* **REQUIRED WORK**: Of all the lines below, output only those starting at the one with "Stemma del vescovo Giovanni da Palazzo" and ending at the one with "Foto de migas murcianas", both ends included, exactly as written.

* **THE DATA**:
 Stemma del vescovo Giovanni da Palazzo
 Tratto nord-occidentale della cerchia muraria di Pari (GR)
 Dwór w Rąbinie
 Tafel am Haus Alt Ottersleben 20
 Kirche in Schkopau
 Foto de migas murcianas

* * *

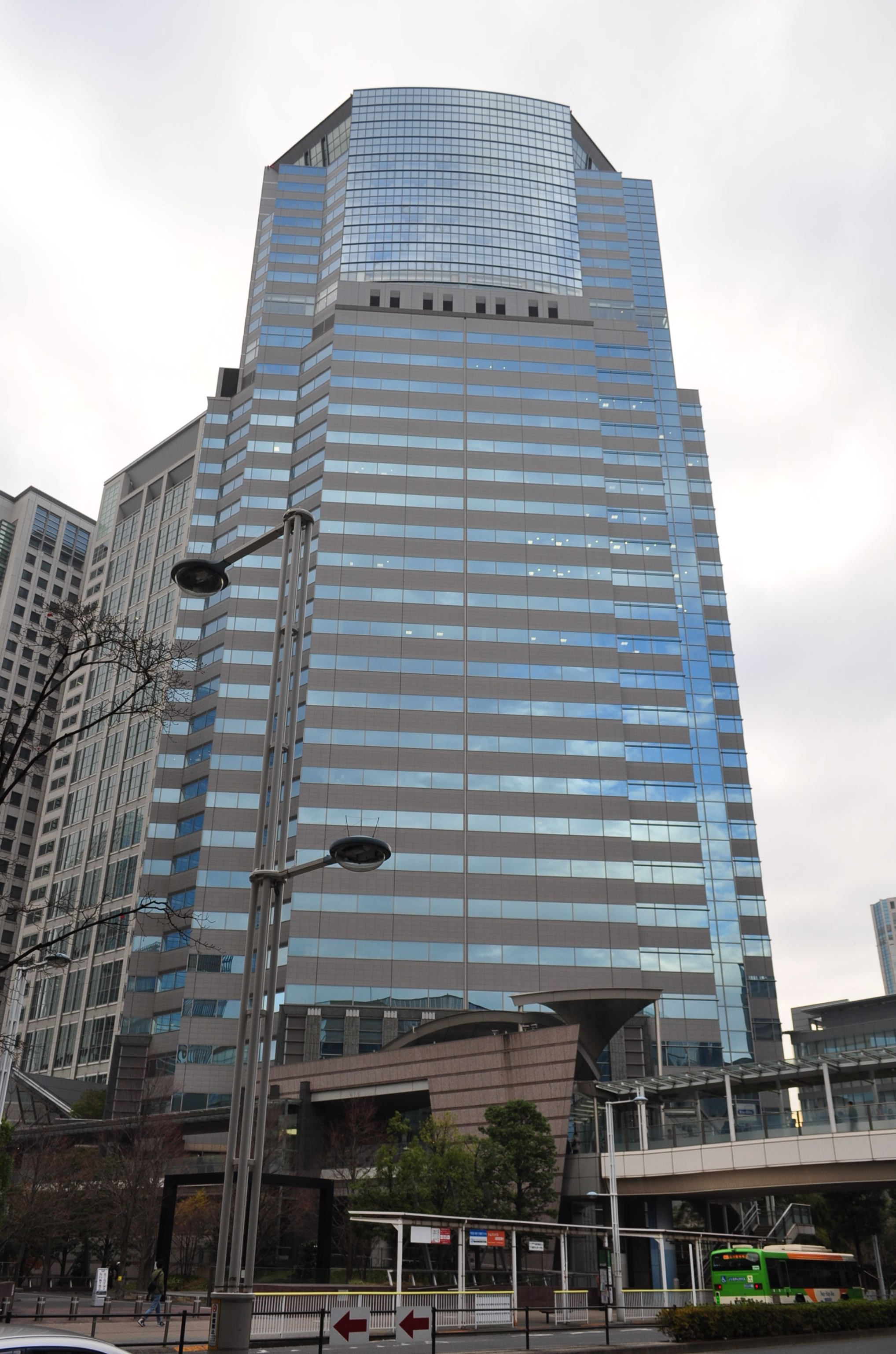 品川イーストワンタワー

* * *

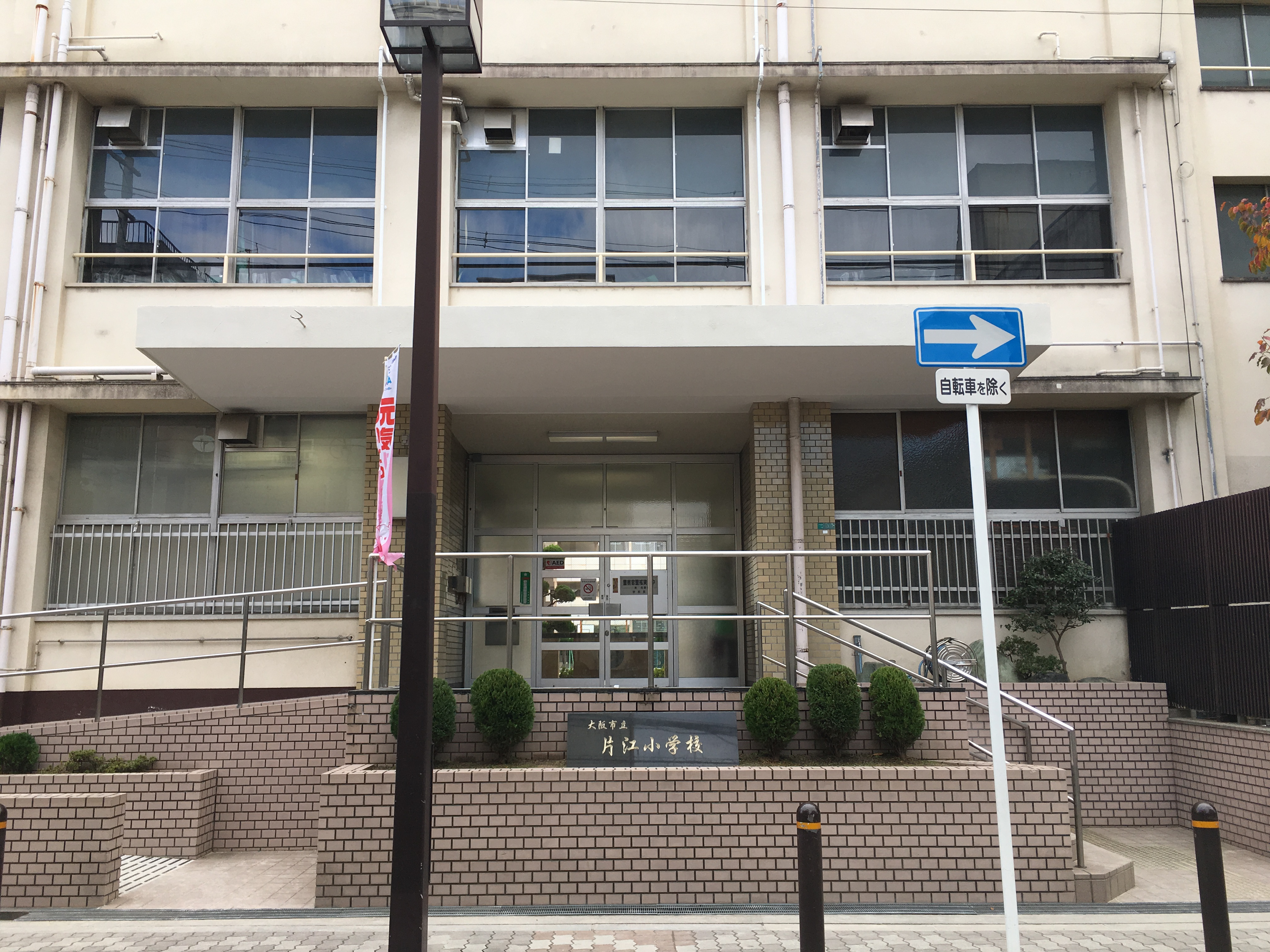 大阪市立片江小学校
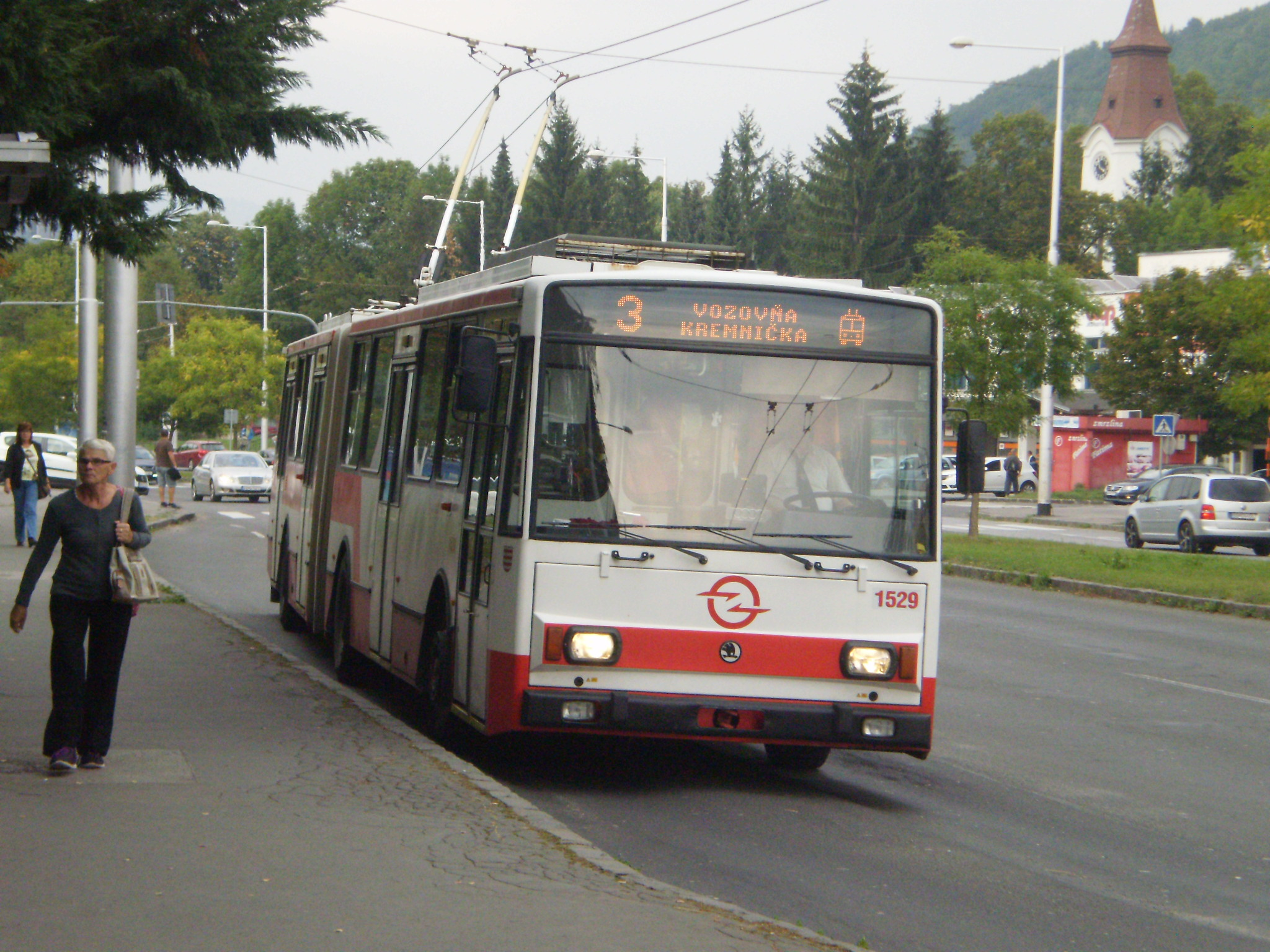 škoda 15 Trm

* **COMPLETED TASK**:
 Stemma del vescovo Giovanni da Palazzo
 Tratto nord-occidentale della cerchia muraria di Pari (GR)
 Dwór w Rąbinie
 Tafel am Haus Alt Ottersleben 20
 Kirche in Schkopau
 Foto de migas murcianas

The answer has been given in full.